By Shashank Didmishe
The Reserve Bank of India (RBI) on Friday extended the deadline for merchants to delete the card storage data of their customers under the card-on-file tokenisation system by three months till September 30. This is the third time the central bank has extended the timeline for mandatory card tokenisation.
The RBI first extended the deadline by six months from June 30, 2021, till December 30, 2021, and then by another six months till June 30.
Noting that considerable progress has been made on card tokenisation and some merchants have already initiated the use of tokens, the central bank observed that the system is yet to gain traction with all categories of merchants. Additionally, merchants are yet to install an alternate system where customers can choose to enter the card details manually, the central bank said.
“It has been decided to extend the timeline for storing of CoF (card-on-file) data by three months, till September 30, after which such data shall be purged,” the RBI said in a notification.
In 2020, the RBI had directed merchants to delete users’ card data stored on their platforms for protection of financial information of the customers. Under the tokenisation system merchants will not be allowed to store the card details such as the 16-digit number, expiry dates and CVV, but will instead generate a token through which the transaction will take place.
Several industry players had voiced concerns on the skewed preparedness of the merchants for implementing tokenisation. While larger e-commerce platforms and companies have already begun the shift to generating tokens, smaller merchants did not have the readiness to migrate to the new system. Additionally, concerns were also raised that tokenised transactions may not be able to match the requisite speed and complexity for card payments.
So far, 195 million tokens have been generated, RBI said in a separate notification. In comparison, the tokenised transaction ecosystem should be able to handle around 2,000 transactions per second in order for smooth processing, according to experts. Despite being in the nascent stage, the RBI has urged cardholders to opt for tokenised transactions as it will provide an additional security layer. Cardholders unwilling to use tokens have the option of entering their card details manually.
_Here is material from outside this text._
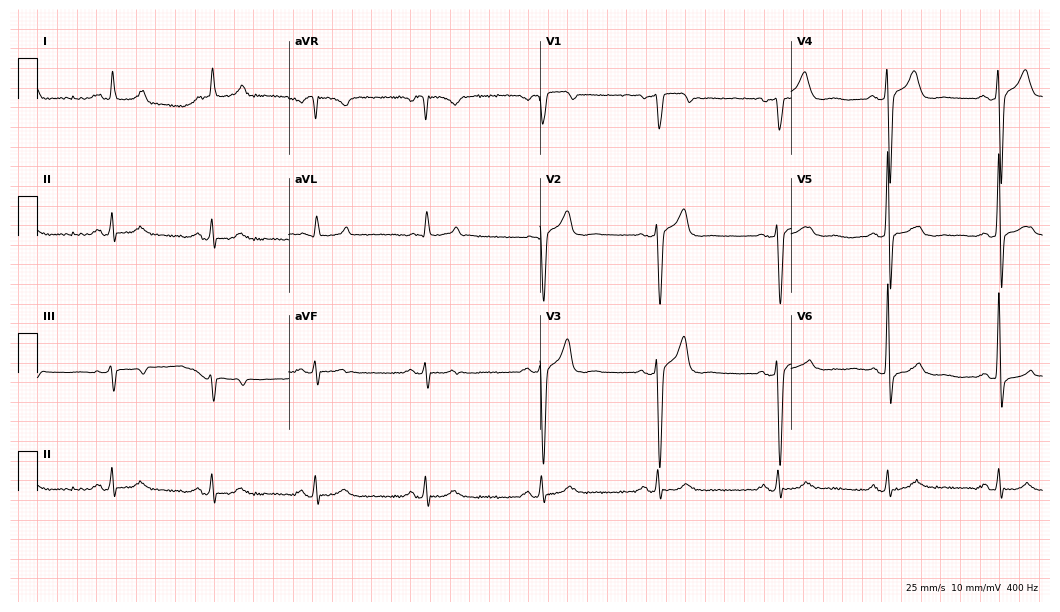
Resting 12-lead electrocardiogram (10.2-second recording at 400 Hz). Patient: a man, 48 years old. None of these six findings is recorded: first-degree AV block, right bundle branch block, left bundle branch block, sinus bradycardia, atrial fibrillation, sinus tachycardia. Only these six findings were labelled.

“Stolen data in the hands of fraudsters may result in unauthorised transactions and resultant monetary loss to cardholders. Within India as well, social engineering techniques can be employed to perpetrate frauds using such data,” the central bank said.
The industry welcomed the RBI’s decision. Vishwas Patel, executive director, Infibeam Avenues and chairman, Payments Council of India, said that certain issues had emerged ahead of the final roll-out of the system. Solutions required to resolve the issues were being actively worked on but were to be primarily resolved by the networks, issuers and acquirers within the ecosystem, he added.
“The timeline to implement the fixes was very close to June 30, 2022 and hence the industry perceives a risk to the overall readiness for a smooth transition to the tokenisation framework. Hence this extension of three months by RBI will provide breathing space for all parties involved to comply with the tokenisation norms,” Patel said.
Meanwhile, some large merchants have already asked their customers to move to the tokenisation framework. On Friday, Amazon’s Indian arm wrote to its customers seeking their explicit consent to store their card details in a tokenised form. Earlier, the Indian operations of Uber and Zomato had reached out to their customers. Mastercard and Google Pay had tied up to offer tokenisation services and allow the app’s users to pay with their cards without having to share their credentials with a third party.